Schwimmen und Sinken — Physik, 7–10 Jahre
Ob etwas schwimmt, hängt von seinem Gewicht, seiner Größe und der Menge Wasser ab, die es verdrängt. Ein schwer aussehender Gegenstand kann schwimmen, wenn seine Form genug Luft einschließt.
Was Schwimmen bedeutet
Wasser drückt Gegenstände nach oben, wenn sie hineingelegt werden. Ein Gegenstand schwimmt, wenn dieser Auftrieb sein Gewicht tragen kann; er sinkt, wenn sein Gewicht größer ist. Die Form zählt, weil eine breite, hohle Form mehr Wasser verdrängt als ein gleich großer fester Klumpen.
Warum man das verstehen musste
Menschen brauchten Boote, um Personen und Waren über Flüsse und Meere zu bringen. Eine Regel nur nach dem Stoff würde nicht reichen: Eisen sinkt als Klumpen, kann aber als Boot schwimmen. Die Untersuchung des Schwimmens zeigt, welche Form genug Wasser verdrängt, um eine Last zu tragen.
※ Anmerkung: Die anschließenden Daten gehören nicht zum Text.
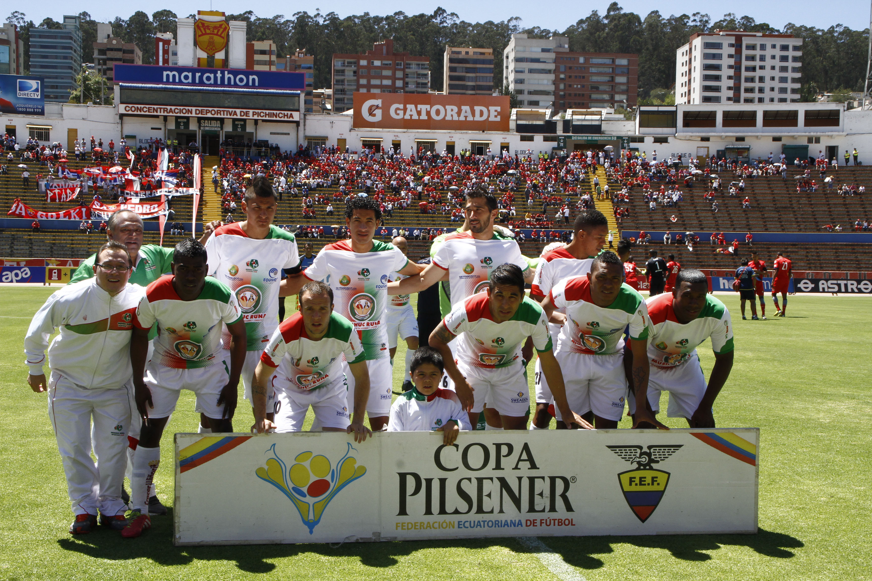 Quito, 31 ago (Andes).- En el campeonato estadio Olímpico Atahualpa se llevóa a cabo la quinta fecha de la segunda etapa del Campeonato Nacional de Fútbol en la que se enfrentaron los equipos de eL Nacional (rojo) y el Mushuc Runa (blanco). Foto: Micaela Ayala V./Andes

Ein Boot aus Aluminiumfolie
Forme aus gleich großen Stücken Aluminiumfolie zwei Formen. Zerknülle eines zu einer festen Kugel und forme das andere zu einer breiten Schale. Lege beide vorsichtig ins Wasser: Die Kugel sinkt, weil sie wenig Wasser verdrängt, die Schale schwimmt. Lege nacheinander Münzen hinein; trägt sie 12 Münzen, bevor sie sinkt, hält ihre Form diese Last, aber nicht die nächste.
Ein häufiger Irrtum
Es wirkt, als müssten schwere Dinge immer sinken und leichte Dinge immer schwimmen. Diese Vermutung stimmt bei vielen kleinen Gegenständen und erscheint deshalb sinnvoll. Aber man muss das Gewicht mit dem Auftrieb des verdrängten Wassers vergleichen: Ein riesiges Stahlschiff schwimmt, eine kleine Stahlkugel sinkt.
Wo es vorkommt
Bootsbauer formen Rümpfe so, dass Boote genug Wasser verdrängen, um Personen, Ladung und Motoren zu tragen. Rettungswesten enthalten leichten Schaumstoff und helfen Menschen, nahe der Oberfläche zu bleiben. Ingenieurinnen und Ingenieure testen auch schwimmende Plattformen, Bojen und U-Boote, indem sie Volumen, Gewicht und verdrängtes Wasser steuern.